No existieron para él las especializaciones. Cuando comenzó su trabajo todo estaba por hacer y se vio obligado a arrancar de cero. De ahí su condición de enciclopedista, de culturólogo. Más que un pionero, dijo Roger Bastide, fue un maestro de las Ciencias Sociales.
No había cumplido aún los 25 años de edad cuando ocurre un hecho trascendente en la vida de Ortiz. Ve en el Museo de Ultramar de Madrid, trajes de diablitos y un tambor batá. Las piezas lo impresionan vivamente y de nuevo en Cuba, ansioso de volcarse sobre los problemas sociales del país, le sale al paso el negro y se percata de la importancia de ese factor integrante de la nacionalidad. Pero, recordaba Ortiz, nadie lo había estudiado. Añadía: «Para algunos no merecía la pena; para otros era muy propenso a conflictos y disgustos, para otros era evocar culpas inconfesadas y castigar la conciencia; cuando menos, el estudio del negro era tarea harto trabajosa, propicia a las burlas y no daba dinero».

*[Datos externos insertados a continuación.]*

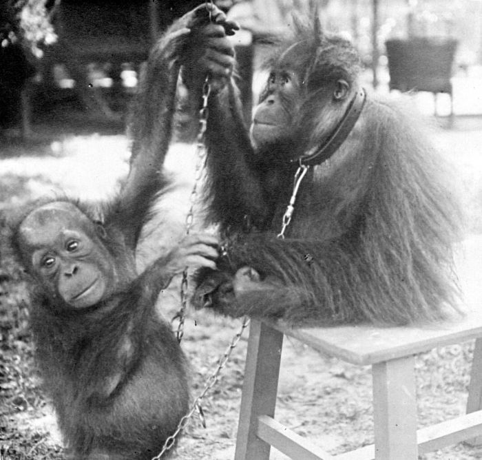 Negatief. De Indische Archipel herbergde één van de mensapen, de orang oetan. Dit dier kwam (en komt alleen) op Borneo en Sumatra voor. Letterlijk betekent orang (h)utan bosmens, wat overigens niet een lokale naam voor het dier is. Rond 1935 kwam de aap nog op veel plaatsen op Borneo voor, met name in het dichte oerwoud van de lage streken, zowel in de moerassen als in de droge gebieden. De dichtheid van de dieren echter was gering. Sinds de ordonnantie van 1931 viel de orang oetan onder de totaal beschermde diersoorten. Hij werd door de Dajaks wel bejaagd (met de blaaspijp) om zijn vlees en om de jongen. Die werden clandestien verkocht. Europeanen en Dajaks hielden ze als huisdier. (P. Boomgaard, 2001). De West-Borneo orang-oetans 'Poetat' en de jonge 'Jacob', West-Borneo
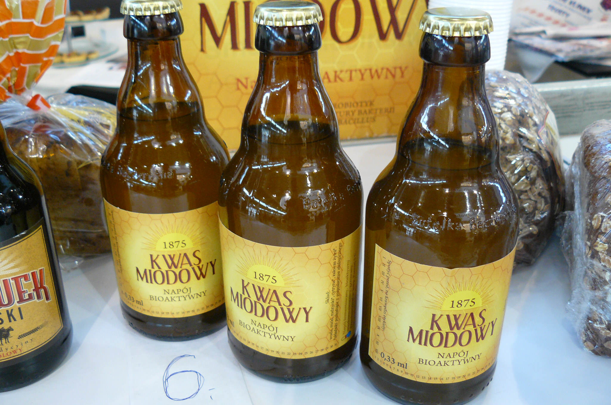 Kwas miodowy na Smakach Regionów - Poznań, 2015r.
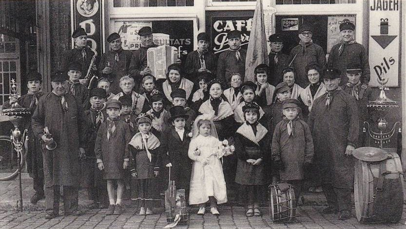 Les Joyeux Bigophones du Tuquet à Mouscron (Belgique).
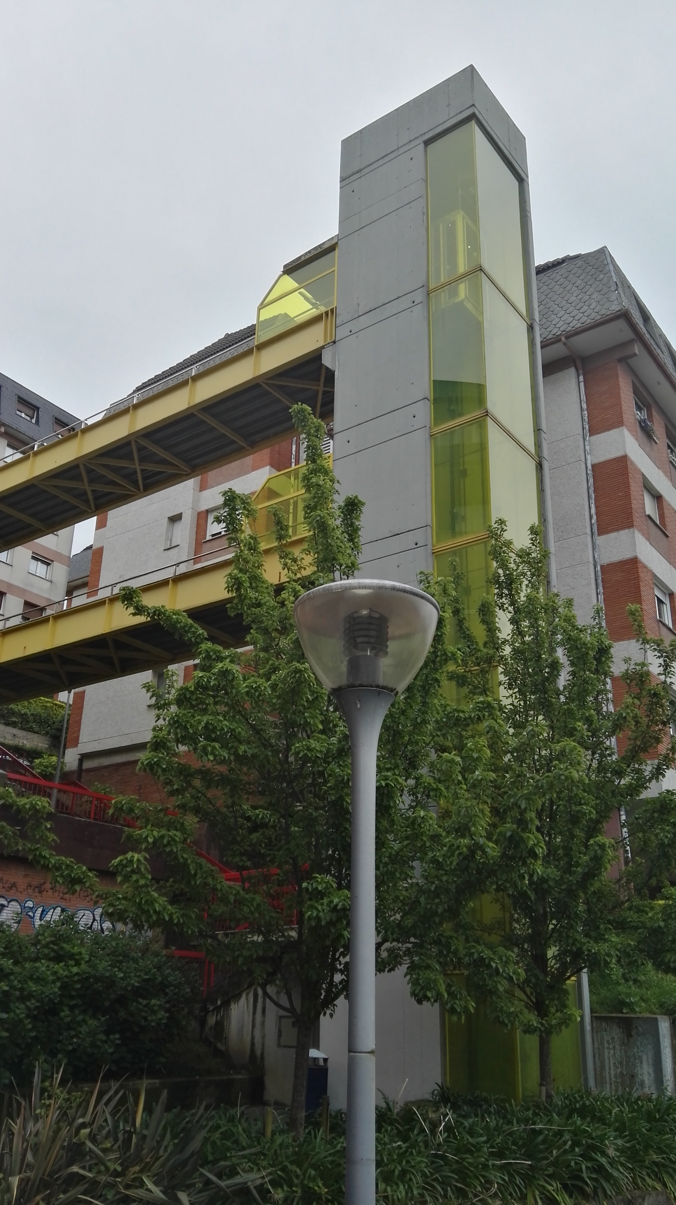 Aizkorri kaleko igogailua

Constató que si bien existía una vasta literatura sobre la esclavitud, apenas había nada sobre el negro como ser humano. Acerca de sus valores espirituales, su historia, su lengua, su arte… se hablaba como a hurtadillas, y hasta los mismos negros, y sobre todo los mulatos, parecían querer olvidarse de sí mismos y renegar de su raza para
borrar martirios y frustraciones. Nadie sabía nada, y espoleaba el interés de Ortiz la circunstancia de que el asunto se presentara de manera tenebrosa, envuelto en fábulas macabras y en sucesos de sangre terribles.
Pronto se percató de que se enfrentaba no solo a una muy curiosa masonería negra, sino a una maraña complejísima de supervivencias religiosas procedentes de diferentes culturas lejanas y con estas variadísimos linajes, idiomas, tradiciones, músicas… traídos desde muy diversas latitudes africanas y que aquí se presentaban intrincadas por haber llegado a este lado del Atlántico en una transportación caótica, «como si durante cuatro siglos la piratería negrera hubiese ido fogueando y talando a hachazos los montes de la humanidad negra» para arrojarlos, revueltos y confusos, en la Isla.
Imposibilitado de entrar en el mundo que quería estudiar, el entonces recién estrenado fiscal sustituto de la Audiencia de La Habana se acercó a la cultura negra por la vía penal. Publica así Los negros brujos (1906), grupo que inserta en lo que llamó hampa afrocubana. Obra que rectificará y superará con el tiempo. Diez años más tarde da a conocer Los negros esclavos, un libro prácticamente insuperable sobre la esclavitud en América y en el que se diluye el concepto de hampa afrocubana. En 1924 publica Glosario de afronegrismos, admirable trabajo de filología y sociología.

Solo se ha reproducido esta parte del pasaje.